Lying approximately 1.5 hours west of central Stockholm is a thrift hunter’s paradise. The Swedish town Eskilstuna boasts what is believed to be the world’s first mall dedicated entirely to repaired and upcycled goods.
The centre name ‘ReTuna Aterbruksgalleria’, an amalgam of the town name and Swedish words ‘Aterbruk’ and ‘Galleria’, meaning ‘reuse’ and ‘mall’ respectively, evidences the purpose of the mall. Its workers are quite forthcoming in addressing that all goods are secondhand.
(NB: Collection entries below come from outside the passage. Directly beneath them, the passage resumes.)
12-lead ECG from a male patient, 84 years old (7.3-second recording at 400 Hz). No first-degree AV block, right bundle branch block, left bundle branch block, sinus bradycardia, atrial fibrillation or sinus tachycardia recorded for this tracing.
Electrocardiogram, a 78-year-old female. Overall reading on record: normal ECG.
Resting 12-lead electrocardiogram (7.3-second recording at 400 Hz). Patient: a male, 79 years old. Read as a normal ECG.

However, its founder Anna Bergstrom also implores the significance of a strong business model and entrepreneurial presence. In order for the centre to operate, it relies on the rigour of the owners and managers of the retail shops. Without this thirst, Bergstrom believes the centre would operate more like a game rather than a shopping mall. It is an interesting balance between municipal and business, one which the success of the centre truly depends upon. The centre has no sole owner and is managed by environmental activists. It originates from bold politics and the town’s desire to be the best at handling waste management. Considering Sweden’s recycling policy has been dubbed “so revolutionary the country has run out of rubbish” by the Independent, the town was obviously going to have to produce something pretty remarkable to warrant that title.
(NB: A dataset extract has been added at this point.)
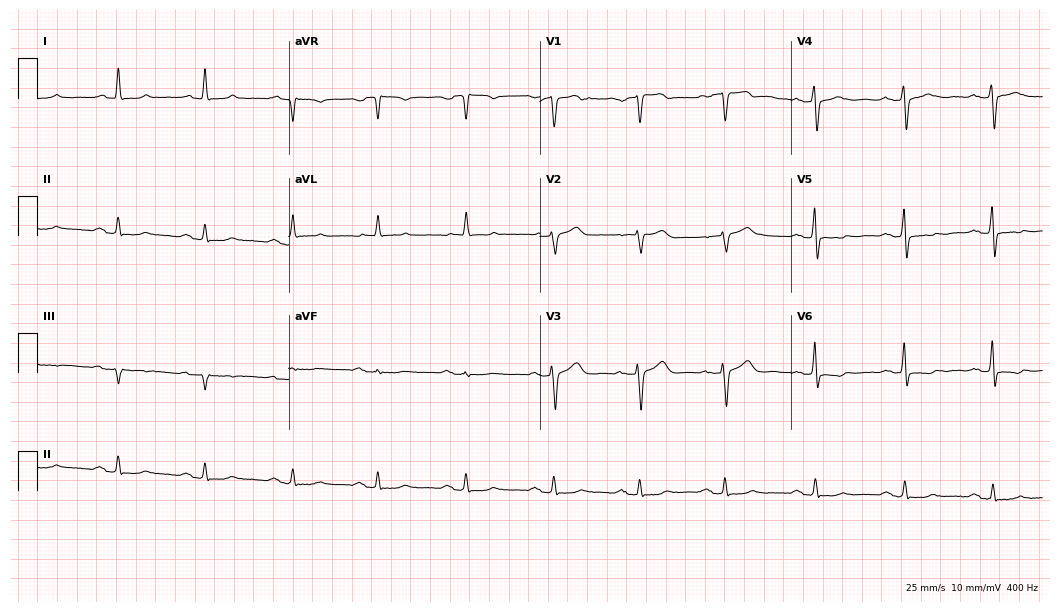
Electrocardiogram (10.2-second recording at 400 Hz), a 75-year-old male patient. Interpretation includes first-degree AV block.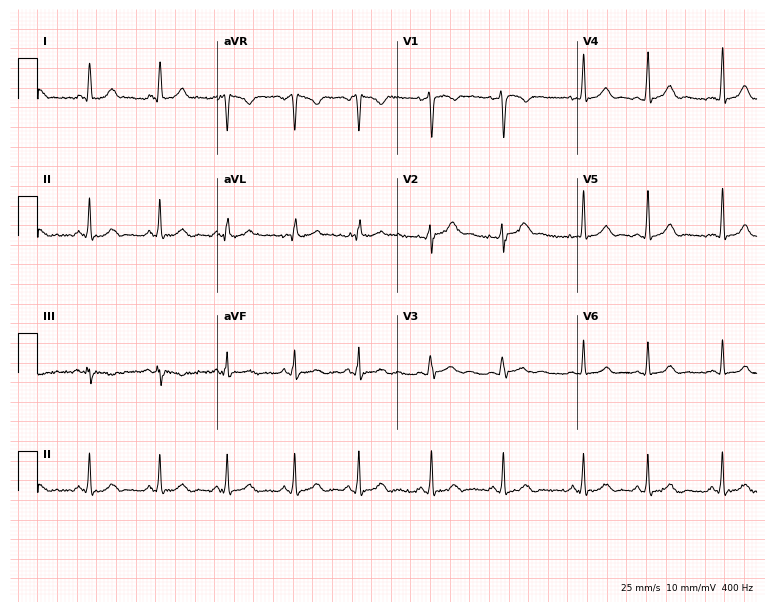
Electrocardiogram, a 21-year-old female. Overall reading on record: normal ECG.

Since its launch in August 2015, the centre has at times struggled to make a profit. However, this was entirely to be expected, and generally, it is considered to be a great success and to be more profitable than expected. The Swedes comfort with buying secondhand items is quite notable in the strength of the centre. Considering that Sweden actually imports rubbish in order to sustain its recycling plants, the Swedish people are obviously habituated with recycling and reused goods to a level most nations could not really understand. Although this may seem like a really great idea for other countries to implement, it is apparent that it, unfortunately, would not be quite so simple.
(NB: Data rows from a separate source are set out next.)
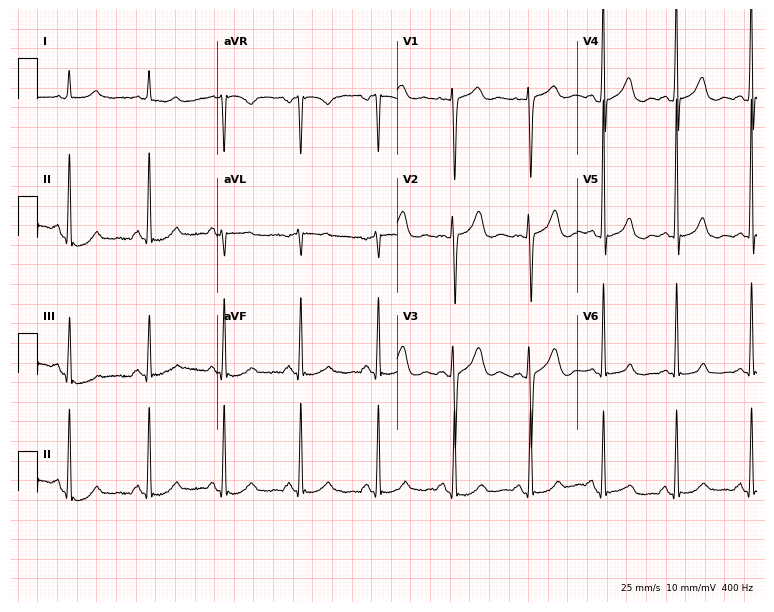
12-lead ECG from a woman, 53 years old. No first-degree AV block, right bundle branch block, left bundle branch block, sinus bradycardia, atrial fibrillation or sinus tachycardia recorded for this tracing.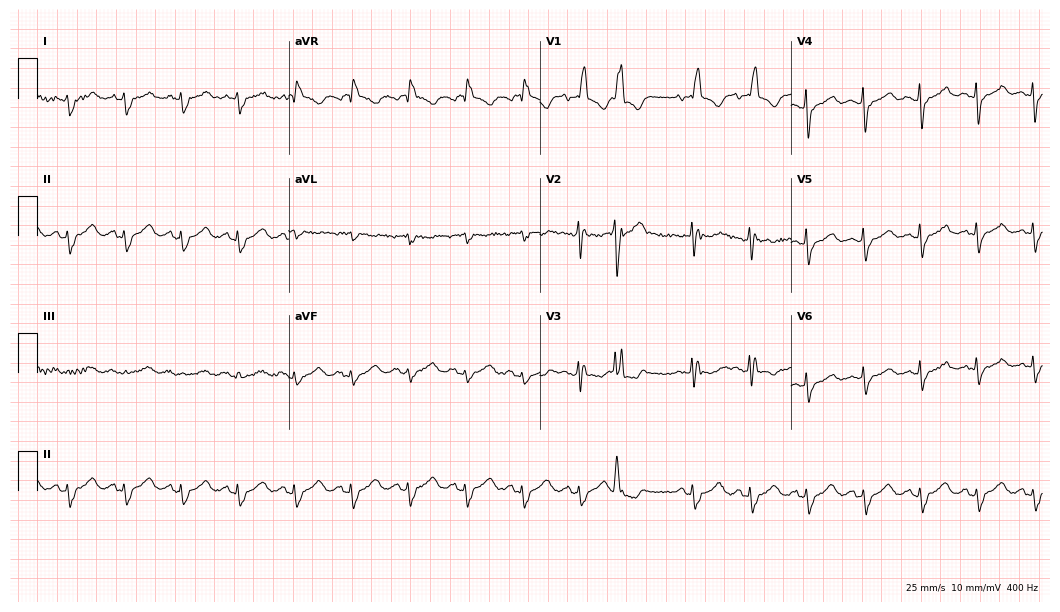
ECG — a 64-year-old woman. Findings include right bundle branch block, sinus tachycardia (a sinus rate of 100 beats per minute or more).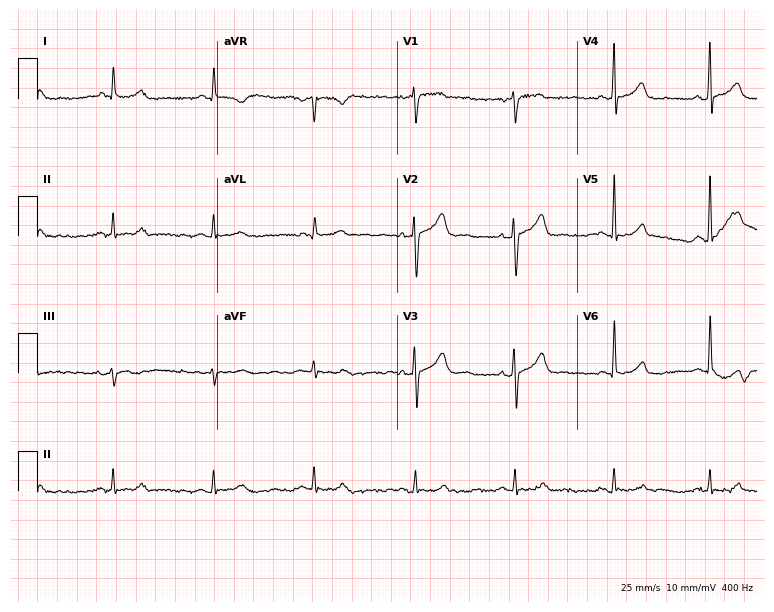
Standard 12-lead ECG recorded from a male, 66 years old (7.3-second recording at 400 Hz). Read as a normal ECG.

Consisting of fourteen shops, the centre has specialist outlets in a whole host of areas, ranging from clothing to building materials. Accepting donations from the general public, the mall does not turn away any items. If products are not suitable for resale even after servicing, they are redistributed either to local communities or recycling centres. Nothing is thrown away. In addition to the shops and restaurant, the centre also houses an exhibition area, conference room, and training college. These all facilitate the education of recycling and really do ensure the longevity and ascension of ReTuna Aterbruksgalleria. Sweden has provided not just a shopping centre of rejuvenation, but also a centre of understanding and environmental responsibility.
It certainly will take a while for this kind of shopping model to spread. But its current strength is definitely a great accomplishment for the people of Eskilstuna, as well as a significant example of sustainable shopping.